Then we applied thick glue to the wood and attached our base. We used weights to ensure good contact, clamps probably would have been better.
Then we flipped the box around so that we can pour concrete in it! We also ran some masking tape along the inside seams as added insurance to make sure the cement wouldn't leak out. 

We mixed the cement to specifications 6.1L per 50lb bag, mix with electric drill @ 600rpm for 2minutes. Be aware temperature can affect the self leveling ability of the product as well as curing time. We did one bag and let it cure for one day. Then poured the next bag the following day. We also used dowels to compress the backing board to the ground in the low spots but I forgot to take pictures.
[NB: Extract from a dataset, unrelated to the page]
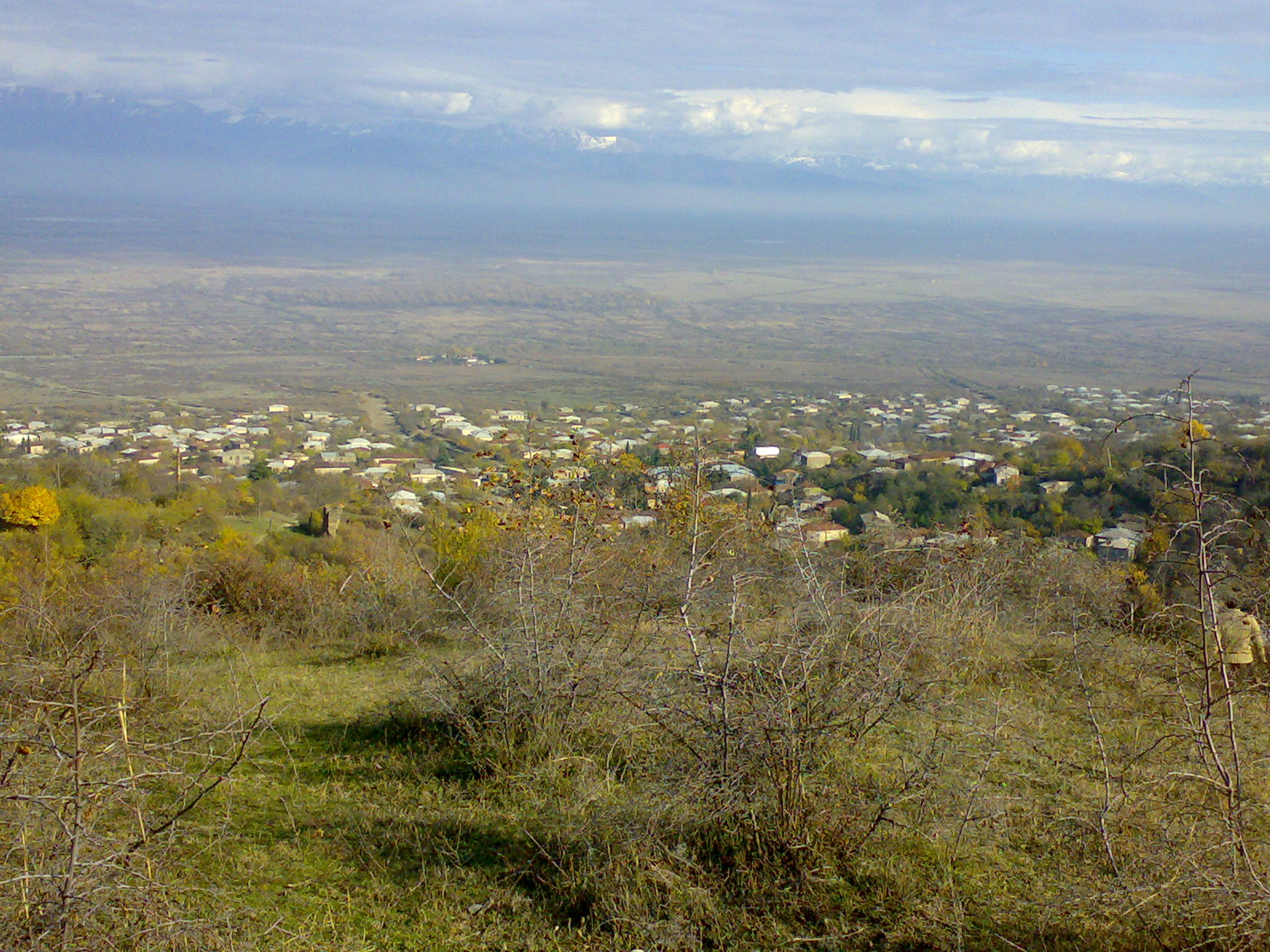 ანაგა

After pulling the box off the concrete, sand down the edges and voila!


----------



## kamal (Apr 21, 2009)

Awesome work, coming along very nicely.


----------



## Jmbret (Nov 6, 2010)

*slacking*

Hey All,

I have some exciting updates.

Plumbing version 1.0 is complete and has been leak tested with no apparent leaks. The only thing missing is a line to recirculate flow back into the sump if I wanted to ramp down the turnover rate (though I have a ball valve on the return side of the pump I could use) and extension lines for accessories both of which can be added down the line if necessary.

I have 2 closed loop systems plumbed with 1" pvc. 
There are 2 drains drilled in the back glass one on the left and one on the right side of the tank. They feed each into a blueline hd 40 pump, pushing approx 1200gph.
They are attached to a wave sea unit on the return side, one for each loop system one on the right side of the tank one on the left.
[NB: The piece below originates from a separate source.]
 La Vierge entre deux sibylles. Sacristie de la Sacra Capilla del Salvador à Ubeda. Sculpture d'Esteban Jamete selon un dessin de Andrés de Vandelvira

The drain lines for the tank are plumbed. The drain is a herbie style with 2X 1.5" drains, the short run acting on full siphon with a gate valve and the long run is emergency backup standpipe with ball valve.
The return lines are also plumbed keeping the plumbing as high up under the stand as possible with a ball valve on each so I can control the flow on either side of the tank. I hung my refuge light on them. There are 2X 1" returns that each get split with a "y" into two lock lines. The pump driving this is a blueline 70 which outputs 1400gph.

The light fixture was also disassemble fully, reflectors cleaned and polished, fans dusted etc and installed into the canopy.
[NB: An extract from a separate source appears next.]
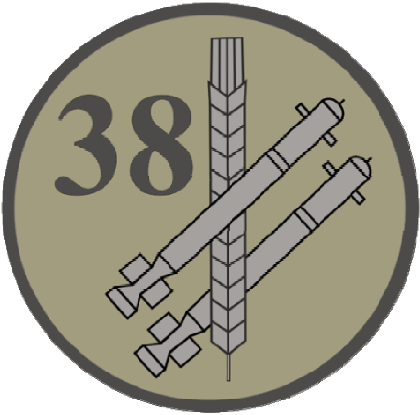 Oznaka rozpoznawcza na mundur polowy 38 dzab OP

Also, I have the tank filling with R/O water and slowly mixing salt in! It has taken 3 days so far to fill with my 100GPD unit!

Once full, will add remaining salt and cut egg crate to fit and install my base rock. Can't wait to see how puny my live rock in my 90 gallon tank will look in here LOL

I still have to relocate my RO unit to the laundry room to take advantage of the auto top off float I have in my Saline Solution sump.

I might incorporate filter sock in the end of the main drain pipe, thoughts?

I still want to setup my deltec calcium reactor (but have no clue where to start!) and tank goes on...

More pictures to come!


----------



## explor3r (Mar 14, 2010)

OMG!!!!!!!!!!!!Jacob that is fantastic who would not like to upgrade eh.
I'm glad for you I wish I was here to help you but I just came back last night from a short trip, well I'm still on time to help you if you need me you know all you have to do is ask
Congrats again and keep uploading pictures you know how it works..no pictures no fun..


----------



## Jmbret (Nov 6, 2010)

Welcome back Alex! Thanks for your kind offer! I will definitely be enlisting help from the good people at the Frag Cave when the time is right for advice and stocking some amazing showpieces! 

I am still cycling things so still have a while to go! 

Morning FTS!


----------



## advanced reef aquatics (Apr 20, 2009)

Hey, i remember that tank, i installed it years ago if i recall correctly.
guy named James sold it?
i just dug through my portfolio pics and have that tank being installed new.
It was a custom Perfecto.
That particular tank stuck in my head as we had to bring it up 3 flights of stairs as it would not fit in the elevator.


----------



## Jmbret (Nov 6, 2010)

advanced reef aquatics said:


> Hey, i remember that tank, i installed it years ago if i recall correctly.
> guy named James sold it?
> i just dug through my portfolio pics and have that tank being installed new.
> It was a custom Perfecto.
> That particular tank stuck in my head as we had to bring it up 3 flights of stairs as it would not fit in the elevator.


Yes you are correct!

I can't believe you lugged this thing up the stairs. It was a major PITA to move.

Cheers!


----------



## advanced reef aquatics (Apr 20, 2009)

3 guys including James, my stronger and younger days for sure.


----------



## verano (Mar 4, 2013)

Really nice cant wait to see more updates.


----------